[英]How are void* pointers returned in C?
Basically I need to know what register void* pointers are placed in when they are returned from a C function. 基本上我需要知道从C函数返回时寄存器void *指针的位置。 I have this code: 我有这个代码:
void* kmalloc(unsigned int size)
{
asm("mov %[size], %%esi"
: /* no outputs */
: [size] "m" (size)
: "esi");
asm("movl $9, %eax");
asm("int $0x80");
}
which should put an address into EAX. 应该将地址放入EAX。 I thought that return values in C were stored in EAX, but apparently not, (oh and I am using GCC BTW). 我认为C中的返回值存储在EAX中,但显然不是,(哦,我正在使用GCC BTW)。 I need to some how return EAX, register int won't work either because of the compiler settings. 我需要一些如何返回EAX,寄存器int将无法工作,因为编译器设置。 Is there a register that is used for returning pointers? 是否有用于返回指针的寄存器? Or is it like pushed onto the stack or something? 或者它是否像被推入堆栈或什么?

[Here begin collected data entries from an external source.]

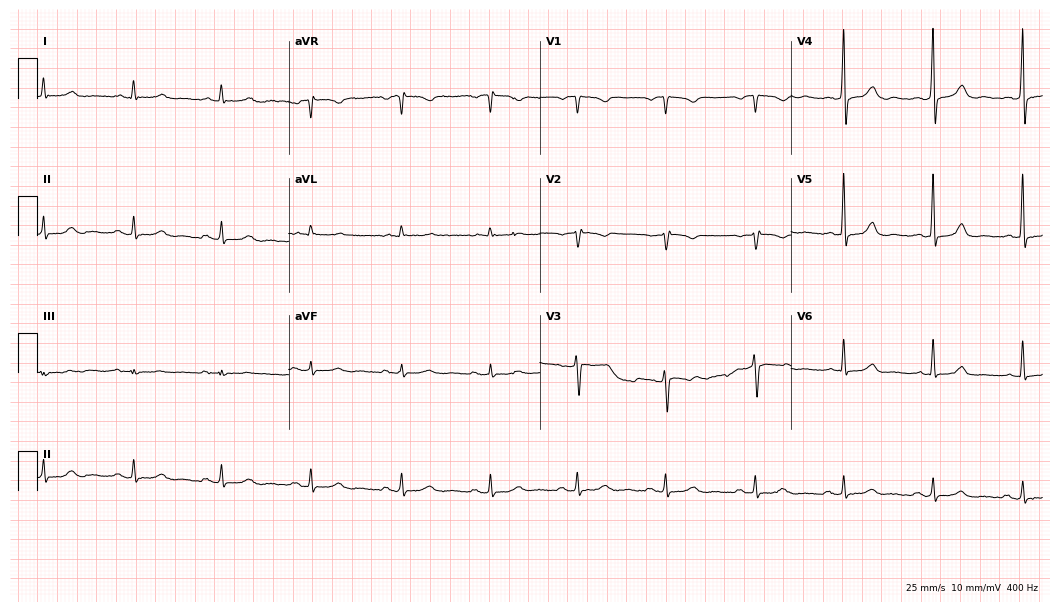
Electrocardiogram (10.2-second recording at 400 Hz), a 61-year-old woman. Of the six screened findings (first-degree AV block, right bundle branch block, left bundle branch block, sinus bradycardia, atrial fibrillation, sinus tachycardia), none is recorded. Only these six findings were labelled.
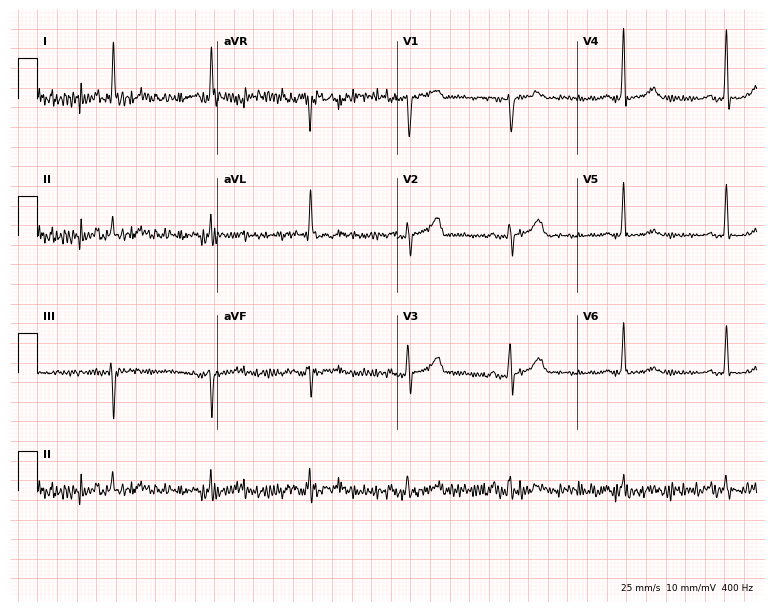
Electrocardiogram (7.3-second recording at 400 Hz), a female patient, 78 years old. Overall reading on record: normal ECG.
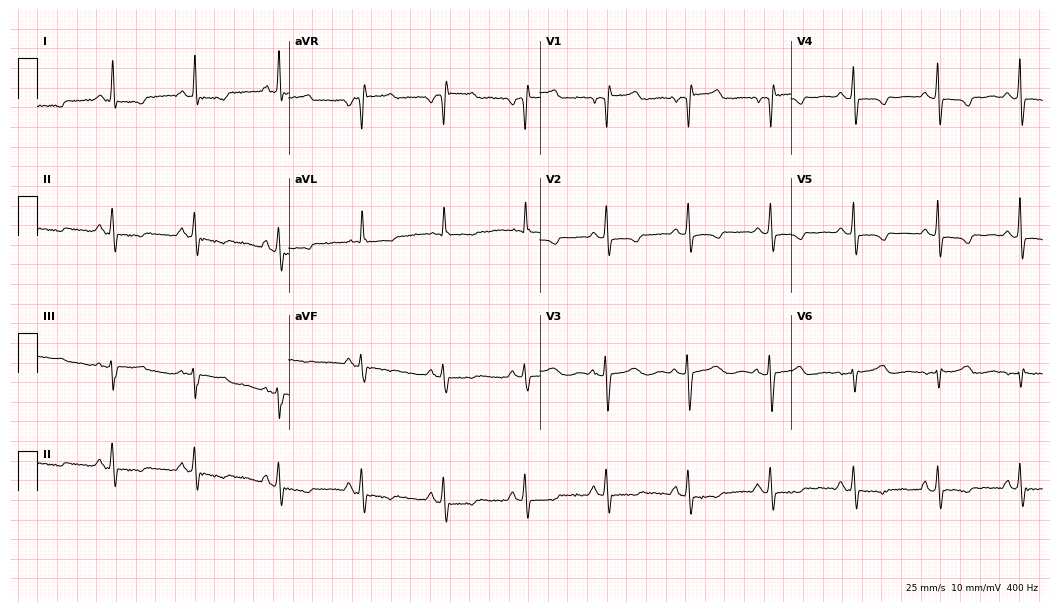
Resting 12-lead electrocardiogram. Patient: a woman, 60 years old. None of these six findings is recorded: first-degree AV block, right bundle branch block, left bundle branch block, sinus bradycardia, atrial fibrillation, sinus tachycardia.
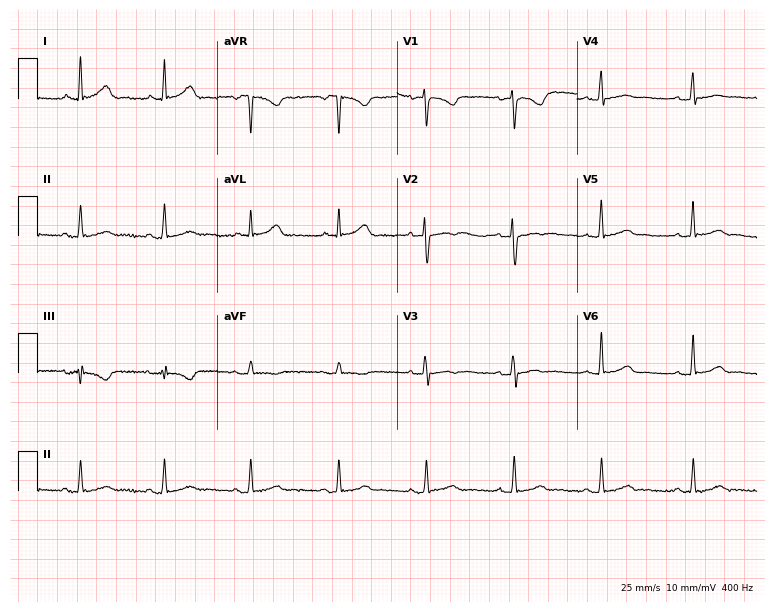
12-lead ECG (7.3-second recording at 400 Hz) from a female, 47 years old. Screened for six findings — first-degree AV block, right bundle branch block, left bundle branch block, sinus bradycardia, atrial fibrillation, sinus tachycardia — none is recorded. Only these six findings were labelled.
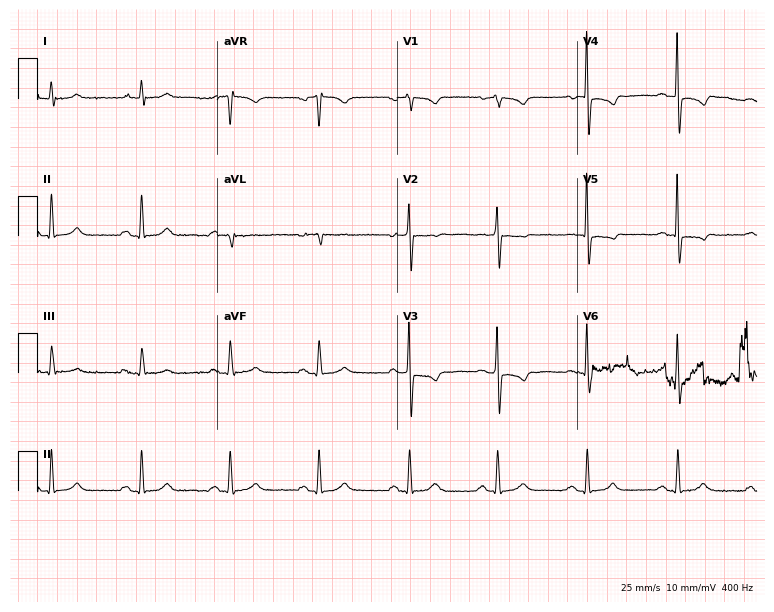
12-lead ECG from a female, 68 years old. Labelled as a normal ECG.
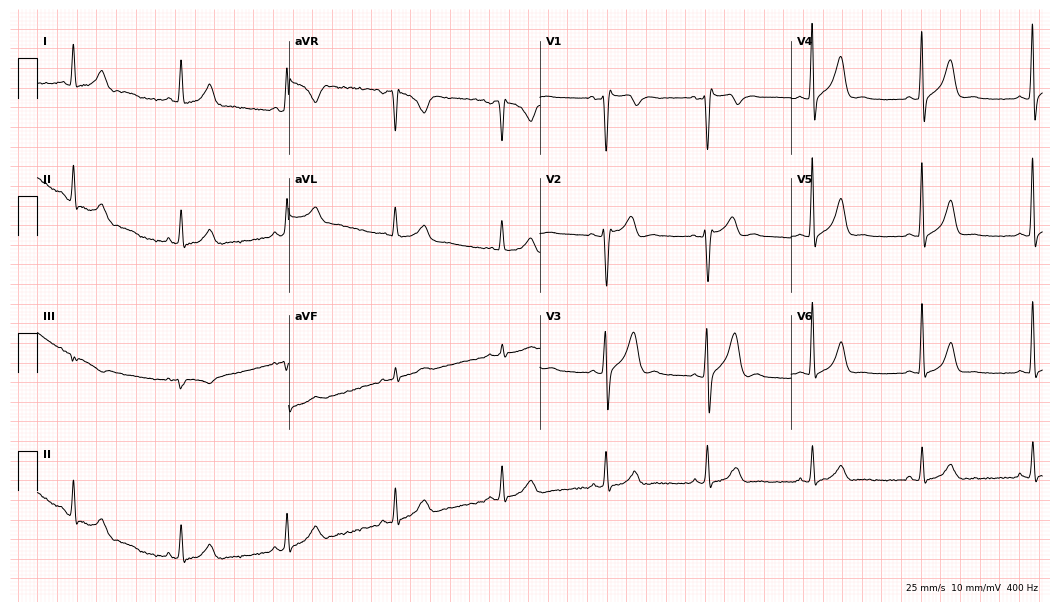
Electrocardiogram (10.2-second recording at 400 Hz), a man, 37 years old. Of the six screened findings (first-degree AV block, right bundle branch block, left bundle branch block, sinus bradycardia, atrial fibrillation, sinus tachycardia), none is recorded. Findings outside these six are not listed.
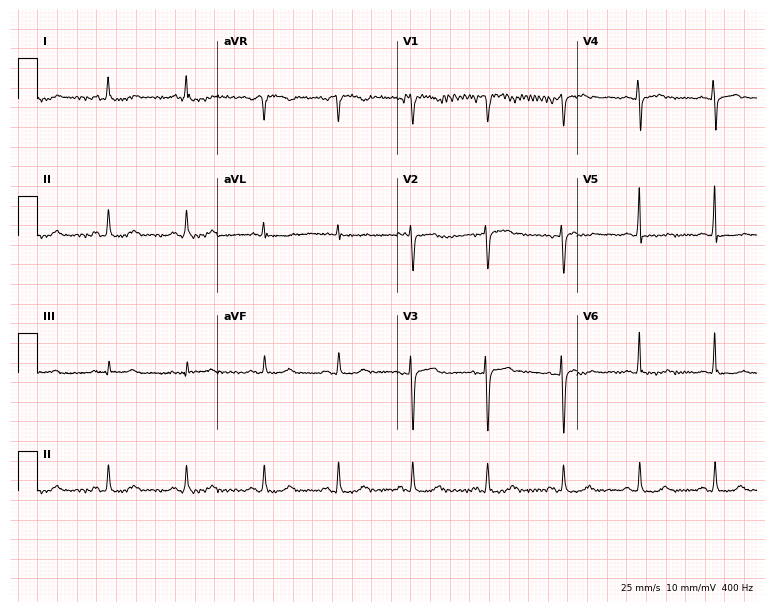
Electrocardiogram (7.3-second recording at 400 Hz), a 49-year-old female. Of the six screened findings (first-degree AV block, right bundle branch block (RBBB), left bundle branch block (LBBB), sinus bradycardia, atrial fibrillation (AF), sinus tachycardia), none is recorded.
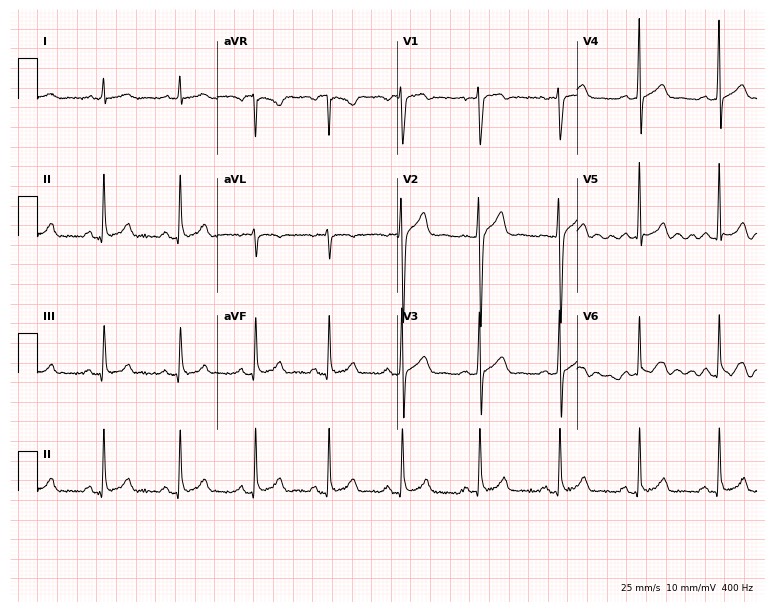
ECG — a male, 21 years old. Labelled as a normal ECG.
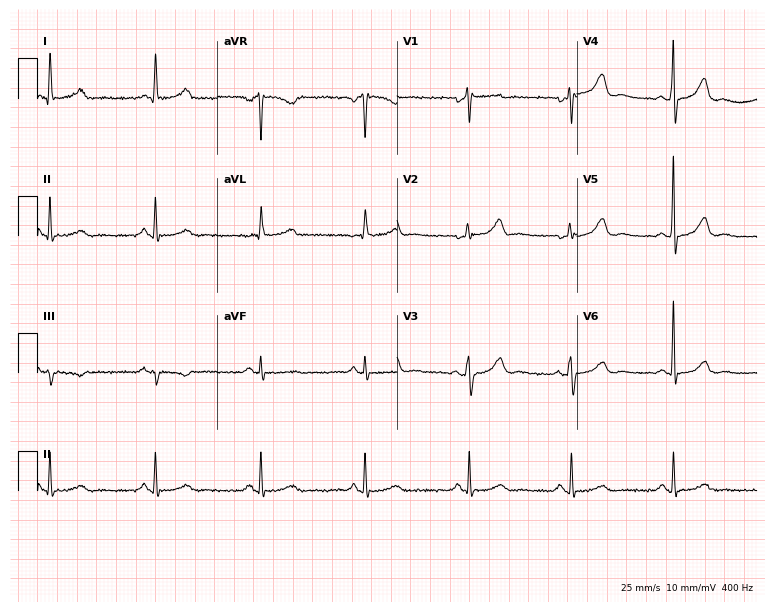
Standard 12-lead ECG recorded from a male patient, 49 years old (7.3-second recording at 400 Hz). Read as a normal ECG.
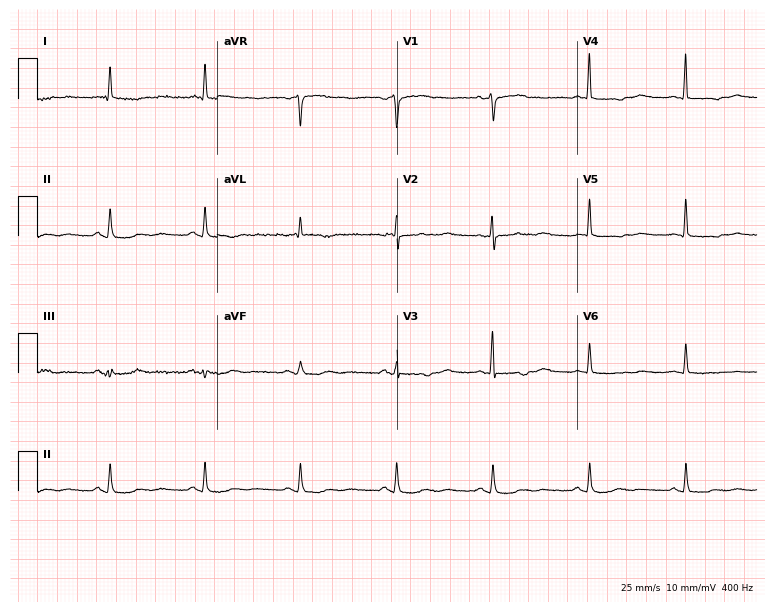
Standard 12-lead ECG recorded from a 75-year-old female patient (7.3-second recording at 400 Hz). None of these six findings is recorded: first-degree AV block, right bundle branch block, left bundle branch block, sinus bradycardia, atrial fibrillation, sinus tachycardia. Other findings, if any, are not listed.
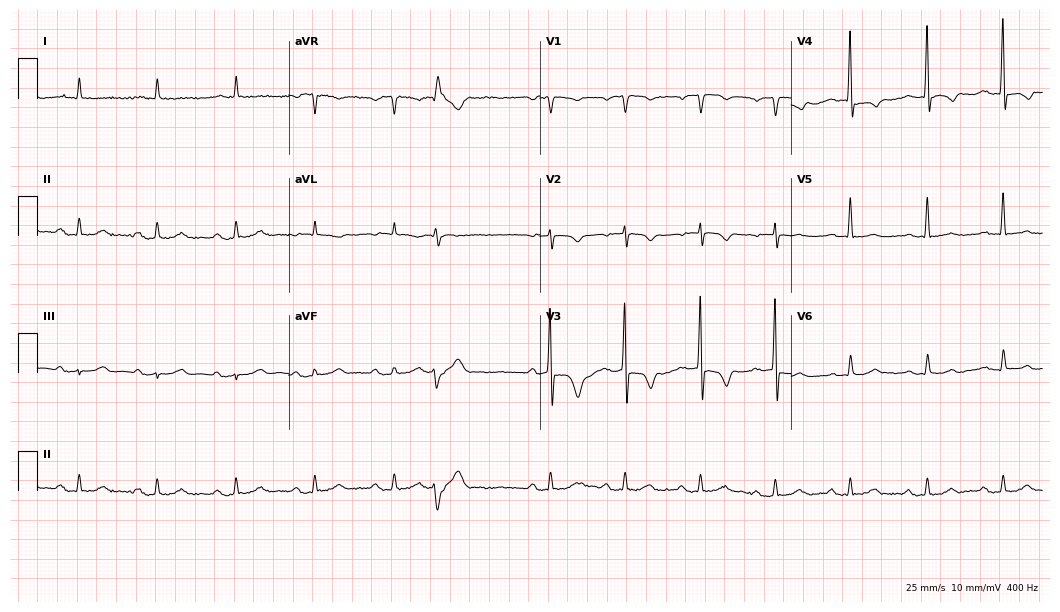
Resting 12-lead electrocardiogram (10.2-second recording at 400 Hz). Patient: an 85-year-old male. Read as a normal ECG.
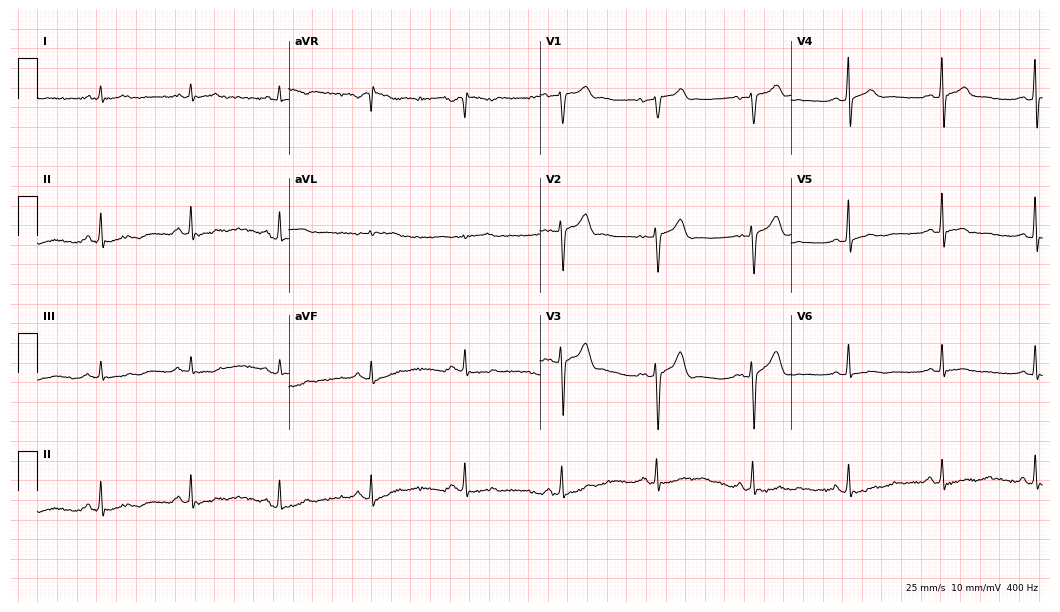
12-lead ECG from a male, 51 years old. No first-degree AV block, right bundle branch block (RBBB), left bundle branch block (LBBB), sinus bradycardia, atrial fibrillation (AF) or sinus tachycardia recorded for this tracing.
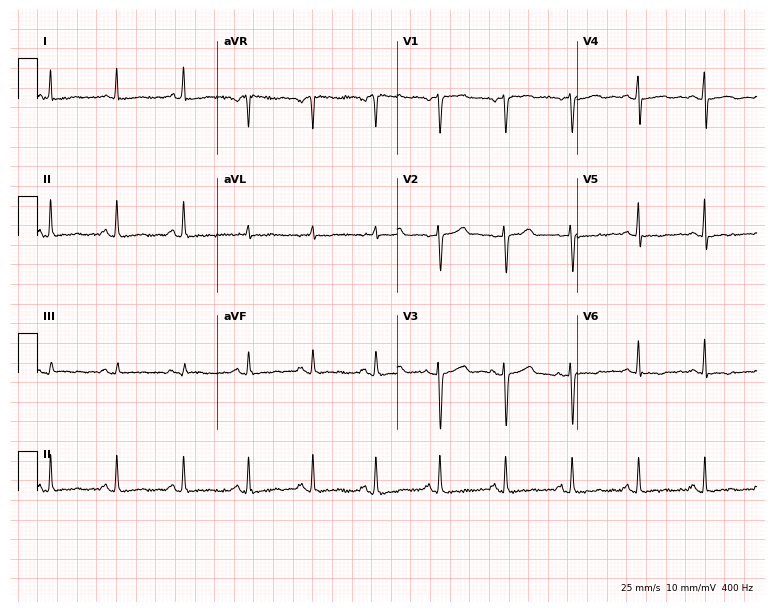
12-lead ECG (7.3-second recording at 400 Hz) from a female patient, 48 years old. Labelled as a normal ECG.
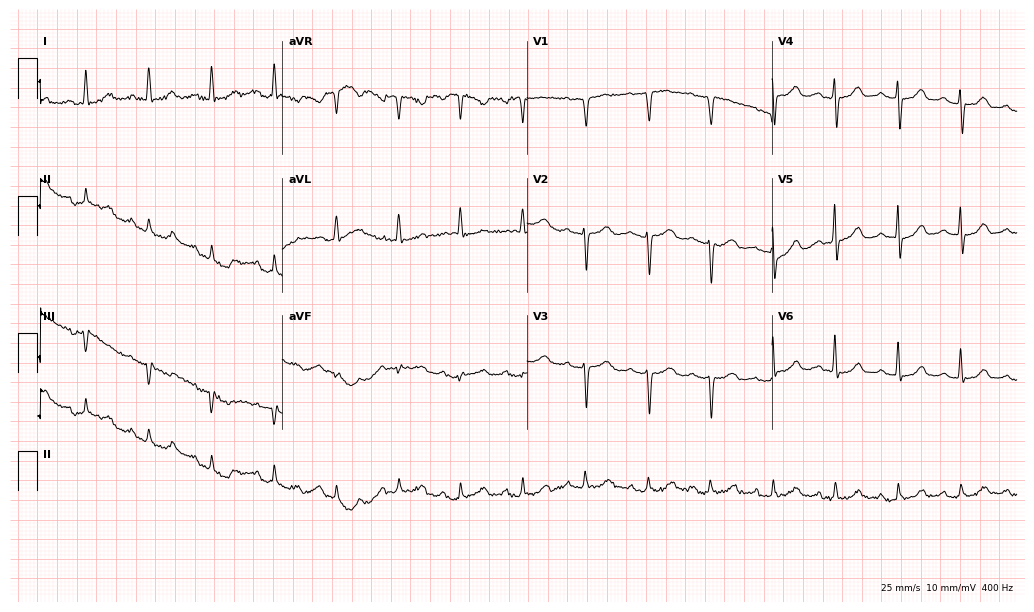
Standard 12-lead ECG recorded from a woman, 73 years old (10-second recording at 400 Hz). None of these six findings is recorded: first-degree AV block, right bundle branch block, left bundle branch block, sinus bradycardia, atrial fibrillation, sinus tachycardia. Other findings, if any, are not listed.
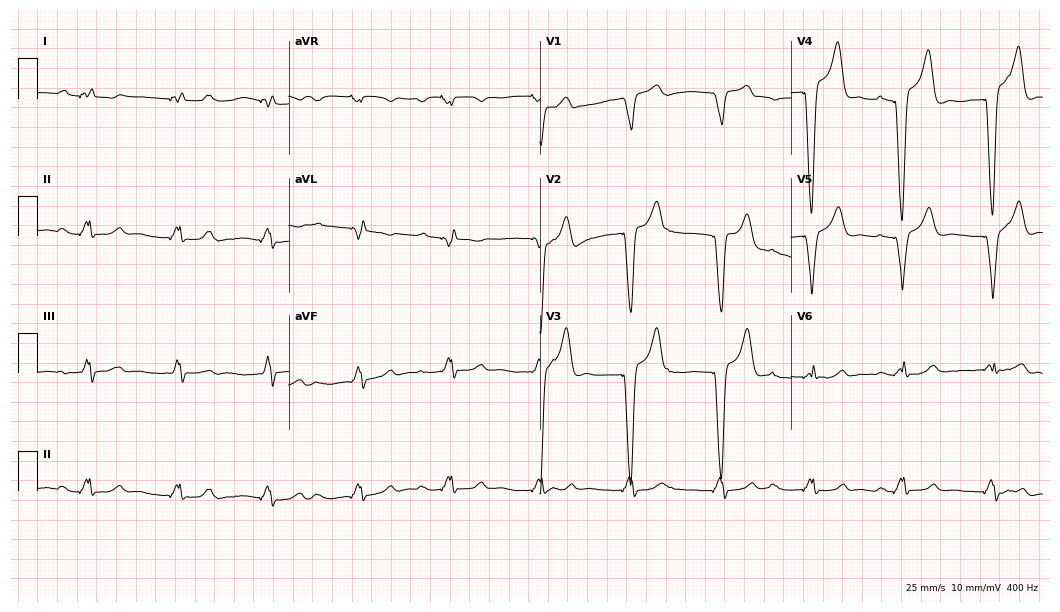
12-lead ECG from a 29-year-old female (10.2-second recording at 400 Hz). No first-degree AV block, right bundle branch block, left bundle branch block, sinus bradycardia, atrial fibrillation or sinus tachycardia recorded for this tracing.

This is not a valid way to write inline asm. 这不是编写内联asm的有效方法。 Even if you put the return value in the right register, it could be lost/clobbered by the time the function actually returns, because the compiler can add arbitrary epilogue code. 即使您将返回值放在正确的寄存器中,它也可能在函数实际返回时丢失/破坏,因为编译器可以添加任意的结尾代码。 You must use output constraints and a return
statement to return the results of inline asm: 您必须使用输出约束和return
语句来返回内联asm的结果:
void* kmalloc(unsigned int size)
{
void *p;
asm("int $0x80" : "=a"(p) : "S"(size), "a"(9));
return p;
}
Test code: 测试代码:
void * myfunc(void) { return (void *) 0x20341022; }
Compiles (with gcc --save-temps -O2 -c test.c
) to: 编译(使用gcc --save-temps -O2 -c test.c
):
myfunc:
.LFB0:
.cfi_startproc
movl $540282914, %eax
ret
.cfi_endproc
Answer is obvious. 答案很明显。
You should declare how your inline assembly code returns it's result with an output constraint, like this: 您应该声明内联汇编代码如何使用输出约束返回结果,如下所示:
void* kmalloc(unsigned int size)
{
void *result;
asm("mov %[size], %%esi\n"
"movl $9, %%eax\n"
"int $0x80"
: "=a" (result)
: [size] "m" (size)
: "esi");
return result;
}
The "=a"
tells the compiler to move the contents of EAX
to the result variable. "=a"
告诉编译器将EAX
的内容移动到结果变量。
Note that i also grouped all the asm statements in one block, this way i only need to specify the input/output for this block, instead of for each statement by itself. 请注意,我还将所有asm语句分组到一个块中,这样我只需要为此块指定输入/输出,而不是为每个语句指定它自己。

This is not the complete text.